I also have to go to Wicked next Friday and speak to Princess Danai and ask her to front us the money for Kente Studio Records. Maybe then Jada won’t be so mad I fucked things up with Tristan White.
I strip out of my power suit, and shower in an attempt to wash the yucky post-arousal stickiness away. While I’m at it, I cut the tracts away, take out the weave, and undo the braids on my scalp. I wash out a week’s worth of product, condition it, then take a dollop of mousse and work it through my hair. When it dries, it’ll be in tiny ringlets that frame my shoulders, not the curtain of hair which touched my ass for three months.
I take the bus to my mom’s to get the Benjamin I asked to borrow from her.
“Keisha, why do you need to borrow money when you just got paid, today?” She asks. She narrows her eyes at me. “You’re not on that shit, are you?”
I glower at her. Then step closer. “Mama, look at m
y pupils,” I say. “Do they look like I’m on any shit?”
“Watch your mouth, girl. I’m still your mama,” she says, but steps forward, and looks deep into my eyes anyway. “Well, I asked you a question.”
“I left my purse in this rich dude’s office where I had an appointment today about the record store,” I say.
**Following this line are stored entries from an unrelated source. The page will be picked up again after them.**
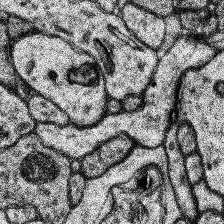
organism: Human
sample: Temporal Lobe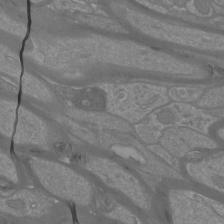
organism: Mouse
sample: Cortical neurons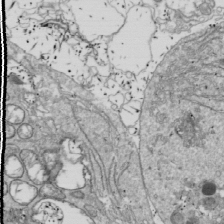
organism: Drosophila
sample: Cell division; meiosis; drosophila spermatocytes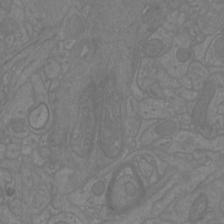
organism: Mouse
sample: Cortical neurons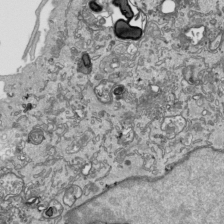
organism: Human
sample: Mitochondria in HCT116 cells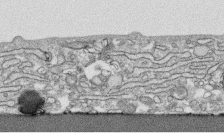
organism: Human
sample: CRL-1474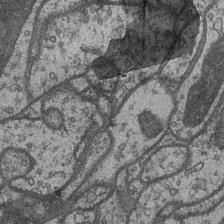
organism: Drosophila
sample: Optic medulla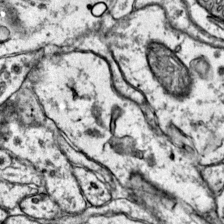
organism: Mouse
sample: Primary visual cortex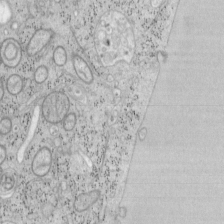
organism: Mouse
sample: OT-I killer T cells with ID8 ovarian cancer cells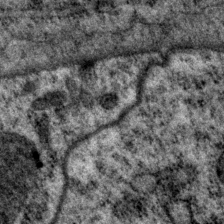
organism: P. pacificus
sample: Pharynx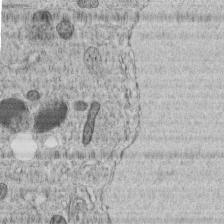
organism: C. elegans
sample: C. elegans embryo early stage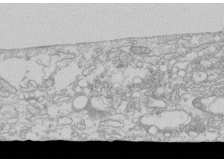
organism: Human
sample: CRL-1474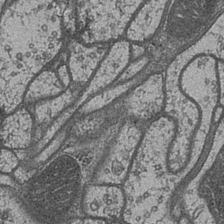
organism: Drosophila
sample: Optic medulla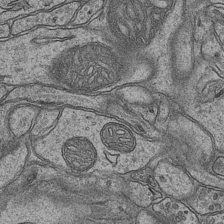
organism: Mouse
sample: CA1 Hippocampus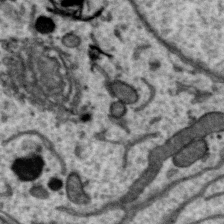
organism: Zebra finch
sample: Brain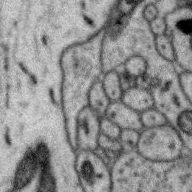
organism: Zebra finch
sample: Brain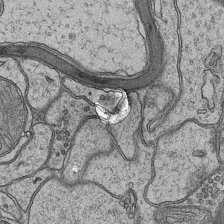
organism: Mouse
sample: CA1 Hippocampus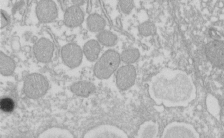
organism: Xenopus
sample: Cilia; centrioles in frog embryo cells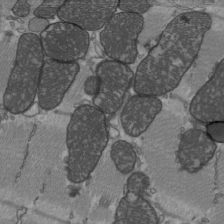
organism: C57BL Mouse
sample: Heart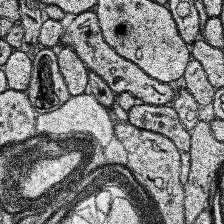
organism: Human
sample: Temporal Lobe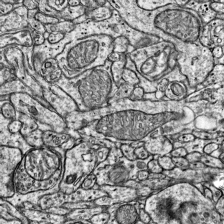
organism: Mouse
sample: Visual Cortex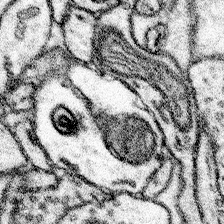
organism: Mouse
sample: Somatosensory cortex neuropil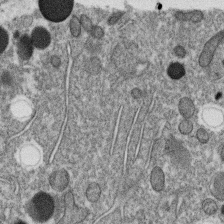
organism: C. elegans
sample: C. elegans oocyte; sperm cells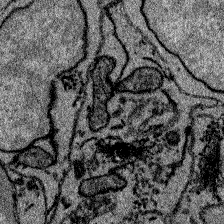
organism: Zebrafish
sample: Larval olfactory bulb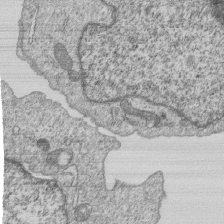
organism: Human
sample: MDA-MB-231 cells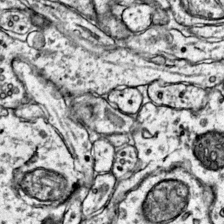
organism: Mouse
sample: Primary visual cortex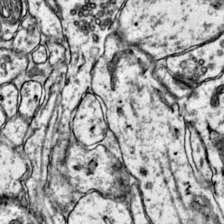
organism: Mouse
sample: Primary visual cortex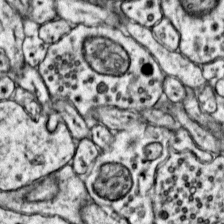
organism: Mouse
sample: Primary visual cortex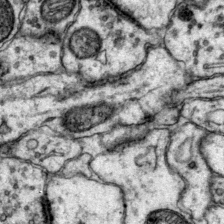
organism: Mouse
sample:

The truth never hurt anybody she likes to say, so I give her as much of it as necessary.
“Why didn’t you try to get it back?”
“Because he left his office, and I don’t know his cell phone or his home number. I’ll call his assistant on Monday and get it,” I say, not at all sure that’s going to happen. Tristan carried that cheap-assed purse under his arm like he wasn’t about to give it back without making some kind of trade for it. If that weren’t the case, he would’ve had Darryl leave it with Mrs. Dobbs to give back to me.
I didn’t want to think about what he might have in mind, given that soul-swiping kiss he laid on my ass. And I wasn’t about to prostitute for a $35 Prada replica. I could get a new driver’s license and debit card, and I have an unused credit card at home that I can activate. No Big.
Mama reached into her bosom and took five wrinkled-assed twenties out of an ancient leather coin purse.
“When will you pay me back?” She asks.
I roll my eyes. “You know I’m good for it.”
I’m on the bus headed back to my duplex when my cell phone rings. It’s Jada. I don’t want to pick up, but that might make her suspicious, so I answer.
“Keisha! How did it go with White?” I can hear the rhythmic pinging of slot machines, music, and people murmuring in the background from her end. “I was worried when you didn’t call me right after the meeting.”
“Oh, I’m sealing the deal next Friday night at Wicked.” I will try to do that, just not with Tristan White, but she doesn’t have to know that.